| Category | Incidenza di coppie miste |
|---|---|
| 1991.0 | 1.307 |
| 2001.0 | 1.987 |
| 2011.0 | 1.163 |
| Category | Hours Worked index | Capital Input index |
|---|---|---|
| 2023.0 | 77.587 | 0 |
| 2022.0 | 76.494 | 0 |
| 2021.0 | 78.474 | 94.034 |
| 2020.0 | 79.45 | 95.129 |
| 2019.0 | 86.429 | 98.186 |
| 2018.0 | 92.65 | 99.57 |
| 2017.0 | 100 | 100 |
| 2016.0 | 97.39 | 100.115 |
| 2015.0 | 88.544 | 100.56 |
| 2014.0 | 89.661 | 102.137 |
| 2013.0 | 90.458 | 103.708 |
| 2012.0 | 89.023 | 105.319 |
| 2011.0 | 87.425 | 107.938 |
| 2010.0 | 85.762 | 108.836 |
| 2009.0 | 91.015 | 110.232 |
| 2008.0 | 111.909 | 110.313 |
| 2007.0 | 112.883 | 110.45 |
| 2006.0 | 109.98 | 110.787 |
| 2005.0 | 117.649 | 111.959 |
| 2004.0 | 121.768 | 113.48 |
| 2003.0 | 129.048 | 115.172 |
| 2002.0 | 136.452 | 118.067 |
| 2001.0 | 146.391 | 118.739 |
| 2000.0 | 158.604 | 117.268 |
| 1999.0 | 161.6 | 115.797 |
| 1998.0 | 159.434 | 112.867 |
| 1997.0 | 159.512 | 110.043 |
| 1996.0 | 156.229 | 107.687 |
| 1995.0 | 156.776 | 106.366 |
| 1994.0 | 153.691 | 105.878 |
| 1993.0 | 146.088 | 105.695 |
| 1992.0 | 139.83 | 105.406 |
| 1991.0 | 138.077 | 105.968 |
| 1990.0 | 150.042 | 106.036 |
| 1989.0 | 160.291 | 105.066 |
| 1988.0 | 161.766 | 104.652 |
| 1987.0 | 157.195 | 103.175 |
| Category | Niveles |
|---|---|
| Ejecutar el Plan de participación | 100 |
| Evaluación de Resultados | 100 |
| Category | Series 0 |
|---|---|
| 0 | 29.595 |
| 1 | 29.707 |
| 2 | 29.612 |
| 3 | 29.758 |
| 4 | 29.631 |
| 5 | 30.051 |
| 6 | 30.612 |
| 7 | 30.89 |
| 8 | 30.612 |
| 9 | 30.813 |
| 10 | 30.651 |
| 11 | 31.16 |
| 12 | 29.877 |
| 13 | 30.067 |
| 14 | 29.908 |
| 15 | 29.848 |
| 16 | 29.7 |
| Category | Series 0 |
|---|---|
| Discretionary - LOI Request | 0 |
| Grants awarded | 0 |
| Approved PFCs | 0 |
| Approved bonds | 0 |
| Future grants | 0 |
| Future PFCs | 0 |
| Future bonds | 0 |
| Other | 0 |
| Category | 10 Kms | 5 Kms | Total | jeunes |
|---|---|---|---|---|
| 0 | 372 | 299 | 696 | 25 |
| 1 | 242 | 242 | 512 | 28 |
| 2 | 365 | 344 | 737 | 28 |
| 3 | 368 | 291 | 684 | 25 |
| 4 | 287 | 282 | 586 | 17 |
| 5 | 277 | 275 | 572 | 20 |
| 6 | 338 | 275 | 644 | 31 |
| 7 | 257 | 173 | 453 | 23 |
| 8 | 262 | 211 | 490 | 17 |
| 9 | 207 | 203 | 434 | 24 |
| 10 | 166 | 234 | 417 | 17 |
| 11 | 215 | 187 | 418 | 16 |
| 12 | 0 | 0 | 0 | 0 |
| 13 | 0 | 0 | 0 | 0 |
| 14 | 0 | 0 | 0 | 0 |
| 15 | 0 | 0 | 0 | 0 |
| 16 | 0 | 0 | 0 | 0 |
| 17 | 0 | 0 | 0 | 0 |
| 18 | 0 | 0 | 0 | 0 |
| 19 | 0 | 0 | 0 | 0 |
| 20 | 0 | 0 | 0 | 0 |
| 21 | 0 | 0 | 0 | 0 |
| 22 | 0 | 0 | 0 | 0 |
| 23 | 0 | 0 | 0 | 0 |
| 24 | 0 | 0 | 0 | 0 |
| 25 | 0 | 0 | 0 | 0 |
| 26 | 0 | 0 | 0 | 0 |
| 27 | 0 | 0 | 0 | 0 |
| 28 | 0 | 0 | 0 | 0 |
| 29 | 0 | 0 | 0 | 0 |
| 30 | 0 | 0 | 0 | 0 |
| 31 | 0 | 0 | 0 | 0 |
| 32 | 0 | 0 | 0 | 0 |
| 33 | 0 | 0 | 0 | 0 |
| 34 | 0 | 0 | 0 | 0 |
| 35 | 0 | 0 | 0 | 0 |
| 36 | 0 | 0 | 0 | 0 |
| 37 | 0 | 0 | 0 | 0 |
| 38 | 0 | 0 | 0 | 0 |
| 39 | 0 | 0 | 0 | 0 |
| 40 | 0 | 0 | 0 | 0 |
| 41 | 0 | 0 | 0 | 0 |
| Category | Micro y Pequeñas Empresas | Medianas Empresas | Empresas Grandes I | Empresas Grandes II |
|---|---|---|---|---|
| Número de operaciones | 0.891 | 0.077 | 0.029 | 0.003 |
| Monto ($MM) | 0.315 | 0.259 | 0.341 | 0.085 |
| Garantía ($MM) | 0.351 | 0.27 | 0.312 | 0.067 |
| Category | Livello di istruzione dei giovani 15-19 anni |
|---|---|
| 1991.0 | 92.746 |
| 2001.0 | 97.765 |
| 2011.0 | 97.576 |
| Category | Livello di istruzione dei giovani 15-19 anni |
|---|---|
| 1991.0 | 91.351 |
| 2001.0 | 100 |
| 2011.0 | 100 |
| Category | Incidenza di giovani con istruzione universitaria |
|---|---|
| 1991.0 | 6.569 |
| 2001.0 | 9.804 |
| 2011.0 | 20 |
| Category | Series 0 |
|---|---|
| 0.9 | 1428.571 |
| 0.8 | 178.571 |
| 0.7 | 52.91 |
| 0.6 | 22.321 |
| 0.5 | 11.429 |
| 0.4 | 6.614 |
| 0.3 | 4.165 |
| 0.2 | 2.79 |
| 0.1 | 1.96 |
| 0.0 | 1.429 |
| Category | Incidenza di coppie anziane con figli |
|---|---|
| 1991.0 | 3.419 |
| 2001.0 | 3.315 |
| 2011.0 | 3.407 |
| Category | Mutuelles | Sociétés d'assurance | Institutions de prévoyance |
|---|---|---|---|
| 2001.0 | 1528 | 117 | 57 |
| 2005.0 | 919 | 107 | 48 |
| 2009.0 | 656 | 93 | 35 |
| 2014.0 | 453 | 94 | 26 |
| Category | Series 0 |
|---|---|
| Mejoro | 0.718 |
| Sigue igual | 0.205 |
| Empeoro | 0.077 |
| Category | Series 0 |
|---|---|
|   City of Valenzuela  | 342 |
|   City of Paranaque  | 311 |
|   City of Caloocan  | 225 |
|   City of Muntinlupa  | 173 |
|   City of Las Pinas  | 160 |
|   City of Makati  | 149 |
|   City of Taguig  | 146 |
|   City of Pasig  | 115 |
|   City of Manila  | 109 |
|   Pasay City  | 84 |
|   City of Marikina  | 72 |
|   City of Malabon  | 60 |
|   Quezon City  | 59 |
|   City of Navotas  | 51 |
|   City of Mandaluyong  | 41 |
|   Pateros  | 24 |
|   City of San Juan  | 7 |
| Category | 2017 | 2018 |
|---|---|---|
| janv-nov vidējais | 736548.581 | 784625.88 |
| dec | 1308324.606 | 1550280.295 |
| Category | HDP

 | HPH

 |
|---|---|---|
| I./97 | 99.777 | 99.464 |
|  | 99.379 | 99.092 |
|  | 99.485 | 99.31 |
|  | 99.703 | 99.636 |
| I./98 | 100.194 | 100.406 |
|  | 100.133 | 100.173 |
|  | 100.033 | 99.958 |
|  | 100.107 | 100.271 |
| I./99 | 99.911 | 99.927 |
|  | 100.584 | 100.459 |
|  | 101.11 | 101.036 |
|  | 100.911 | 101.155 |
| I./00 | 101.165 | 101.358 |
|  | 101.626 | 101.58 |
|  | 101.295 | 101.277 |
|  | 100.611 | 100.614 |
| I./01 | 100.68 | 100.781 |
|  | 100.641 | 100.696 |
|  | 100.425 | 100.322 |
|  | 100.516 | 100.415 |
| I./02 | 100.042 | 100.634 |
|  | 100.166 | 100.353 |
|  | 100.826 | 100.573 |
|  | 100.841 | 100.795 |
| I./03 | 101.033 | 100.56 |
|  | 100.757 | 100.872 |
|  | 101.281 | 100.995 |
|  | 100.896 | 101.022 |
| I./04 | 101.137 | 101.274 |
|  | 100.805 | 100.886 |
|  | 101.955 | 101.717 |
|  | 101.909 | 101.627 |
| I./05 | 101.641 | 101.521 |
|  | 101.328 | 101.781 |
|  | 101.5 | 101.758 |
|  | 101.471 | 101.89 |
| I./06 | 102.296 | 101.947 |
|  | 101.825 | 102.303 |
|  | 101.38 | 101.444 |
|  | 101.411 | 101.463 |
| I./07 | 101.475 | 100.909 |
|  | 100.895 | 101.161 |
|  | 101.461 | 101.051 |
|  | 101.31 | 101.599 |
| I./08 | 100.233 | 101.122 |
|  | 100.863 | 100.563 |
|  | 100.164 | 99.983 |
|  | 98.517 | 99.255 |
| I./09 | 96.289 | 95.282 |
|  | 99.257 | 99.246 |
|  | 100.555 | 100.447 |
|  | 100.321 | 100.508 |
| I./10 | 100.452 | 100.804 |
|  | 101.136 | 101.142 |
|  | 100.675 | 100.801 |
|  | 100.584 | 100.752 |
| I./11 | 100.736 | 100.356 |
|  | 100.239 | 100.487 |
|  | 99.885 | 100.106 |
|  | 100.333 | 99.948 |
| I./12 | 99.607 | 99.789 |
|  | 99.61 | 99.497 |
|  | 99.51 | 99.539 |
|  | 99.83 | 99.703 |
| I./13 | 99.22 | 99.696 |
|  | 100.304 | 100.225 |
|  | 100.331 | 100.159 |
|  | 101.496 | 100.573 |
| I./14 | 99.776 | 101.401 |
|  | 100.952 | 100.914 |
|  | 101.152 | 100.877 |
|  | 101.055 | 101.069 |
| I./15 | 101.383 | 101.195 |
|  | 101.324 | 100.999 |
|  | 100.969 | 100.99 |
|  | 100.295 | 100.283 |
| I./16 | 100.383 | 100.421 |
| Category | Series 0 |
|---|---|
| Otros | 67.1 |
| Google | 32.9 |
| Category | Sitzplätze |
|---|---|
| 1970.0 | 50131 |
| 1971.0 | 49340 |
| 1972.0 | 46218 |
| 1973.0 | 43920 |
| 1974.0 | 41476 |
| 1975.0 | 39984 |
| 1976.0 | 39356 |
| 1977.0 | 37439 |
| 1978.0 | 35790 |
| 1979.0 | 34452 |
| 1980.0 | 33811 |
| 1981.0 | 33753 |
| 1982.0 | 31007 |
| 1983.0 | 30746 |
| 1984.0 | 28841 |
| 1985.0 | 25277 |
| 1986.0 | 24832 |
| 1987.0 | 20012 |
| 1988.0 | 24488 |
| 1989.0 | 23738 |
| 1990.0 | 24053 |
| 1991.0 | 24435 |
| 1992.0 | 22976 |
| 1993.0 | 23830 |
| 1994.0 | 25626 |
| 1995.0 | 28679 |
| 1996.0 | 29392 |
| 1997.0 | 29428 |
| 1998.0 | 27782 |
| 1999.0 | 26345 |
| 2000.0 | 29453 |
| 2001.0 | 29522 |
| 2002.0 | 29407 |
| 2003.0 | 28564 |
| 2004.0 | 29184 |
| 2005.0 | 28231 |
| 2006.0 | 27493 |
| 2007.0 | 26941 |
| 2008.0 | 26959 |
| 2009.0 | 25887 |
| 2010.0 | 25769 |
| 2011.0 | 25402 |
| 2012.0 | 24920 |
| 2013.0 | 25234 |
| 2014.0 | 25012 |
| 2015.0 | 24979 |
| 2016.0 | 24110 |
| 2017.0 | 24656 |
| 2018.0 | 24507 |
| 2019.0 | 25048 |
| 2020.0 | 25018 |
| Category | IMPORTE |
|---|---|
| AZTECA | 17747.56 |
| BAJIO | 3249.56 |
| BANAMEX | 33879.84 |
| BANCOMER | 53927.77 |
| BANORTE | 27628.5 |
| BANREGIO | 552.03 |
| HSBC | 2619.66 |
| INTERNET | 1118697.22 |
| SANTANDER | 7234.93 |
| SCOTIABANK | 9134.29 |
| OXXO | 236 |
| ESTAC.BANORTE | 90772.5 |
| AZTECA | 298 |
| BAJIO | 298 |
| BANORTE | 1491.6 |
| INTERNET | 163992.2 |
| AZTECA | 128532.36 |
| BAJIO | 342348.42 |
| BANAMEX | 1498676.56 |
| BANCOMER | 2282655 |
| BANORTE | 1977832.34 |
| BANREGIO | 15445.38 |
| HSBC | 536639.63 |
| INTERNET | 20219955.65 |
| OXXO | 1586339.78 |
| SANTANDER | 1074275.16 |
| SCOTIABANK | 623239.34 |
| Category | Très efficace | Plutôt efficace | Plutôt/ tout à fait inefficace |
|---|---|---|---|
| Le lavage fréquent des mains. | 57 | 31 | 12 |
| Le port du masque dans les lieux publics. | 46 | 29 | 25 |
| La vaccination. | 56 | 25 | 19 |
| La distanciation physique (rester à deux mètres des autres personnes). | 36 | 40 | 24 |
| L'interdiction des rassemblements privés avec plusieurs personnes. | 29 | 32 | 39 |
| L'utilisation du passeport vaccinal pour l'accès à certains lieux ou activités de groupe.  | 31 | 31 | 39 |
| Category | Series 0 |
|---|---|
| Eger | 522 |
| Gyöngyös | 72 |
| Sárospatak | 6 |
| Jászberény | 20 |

ASSIGNMENT ▸ Look for the word "BANCOMER" in the listing above, and copy every line where you find it.

RESPONSE BOX ▸
| BANCOMER | 53927.77 |
| BANCOMER | 2282655 |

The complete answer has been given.